Am Ende der Olympischen Spiele von Beijing 2022 frage ich mich, was mir von diesen Spielen an (TV-)Eindrücken in Erinnerung bleibt? Es sind zunächst die grossen Emotionen der Sieger*innen und Medaillengewinner*innen. Den einen oder die anderen CH-Athlet*in kenne ich sogar etwas näher, deshalb kann ich abschätzen, was der Olympische Erfolg für eine Sportkarriere – und auch danach – bedeuten dürfte. Sportlicher Erfolg ist DER Treibstoff, der die Sportler*innen befeuert, motiviert und auch Durststrecken durchstehen lässt.
Mich persönlich interessieren aber insbesondere jene Geschichten, die den Spitzensport auch zu dem machen können, wofür Olympische Spiele letztlich stehen. Denn: Coubertins „Olympischen Idee“ erschliesst sich neben dem Streben nach Höchstleistungen aus mindestens drei weiteren Werten: das Ideal des friedlichen Leistungsvergleichs, das Ideal der Freundschaft und der Völkerverständigung sowie dem Fairplay-Gedanken.

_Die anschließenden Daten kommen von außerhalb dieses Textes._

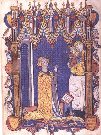 Hodinky Jolandy ze Soissons
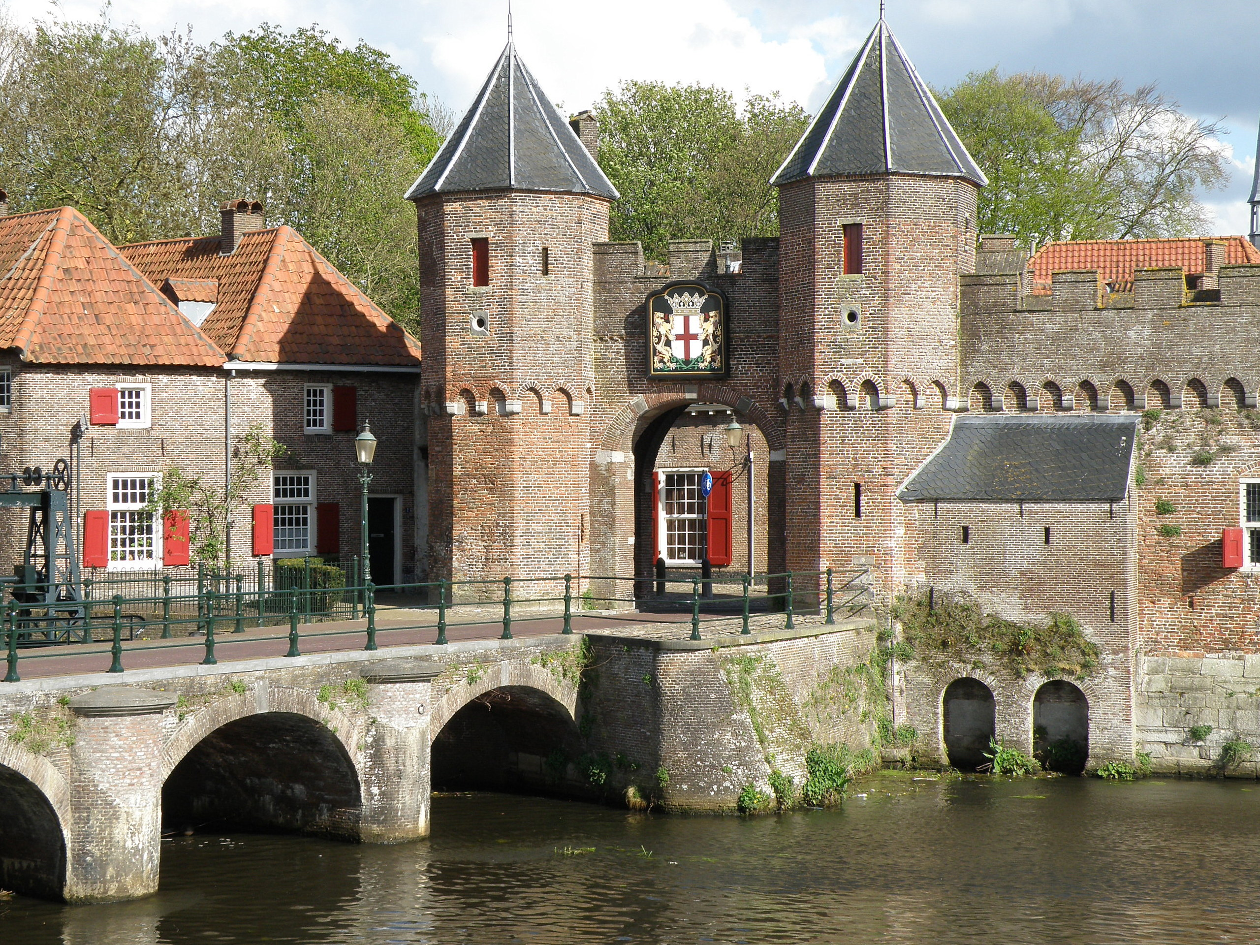 Amersfoort (prov. Utrecht, Nederland). Koppelpoort, veldzijde.

In meiner Olympia-Rückschau gibt es vor allem zwei Episoden, die mir nachhaltig in Erinnerung bleiben werden. Zum einen Iivo Niskanen, das Langlaufidol aus Finnland, der sich als grosser Sieger des 15km-Langlaufs die Zeit nahm, um auch dem Letztplatzierten beim Zieleinlauf zu gratulieren. Um die Welt ging zudem jene Szene im Olympischen Final der Aerials, als sich der Russe Ilia Burov und der Ukrainer Oleksandr Abramenko herzlich umarmten und sich gegenseitig zum Medaillengewinn gratulierten. Medaillen verstauben, Erlebnisse wie diese prägen die Menschen! Darauf soll sich auch die Angewandte Sportpsychologie in ihrem Selbstverständnis beziehen!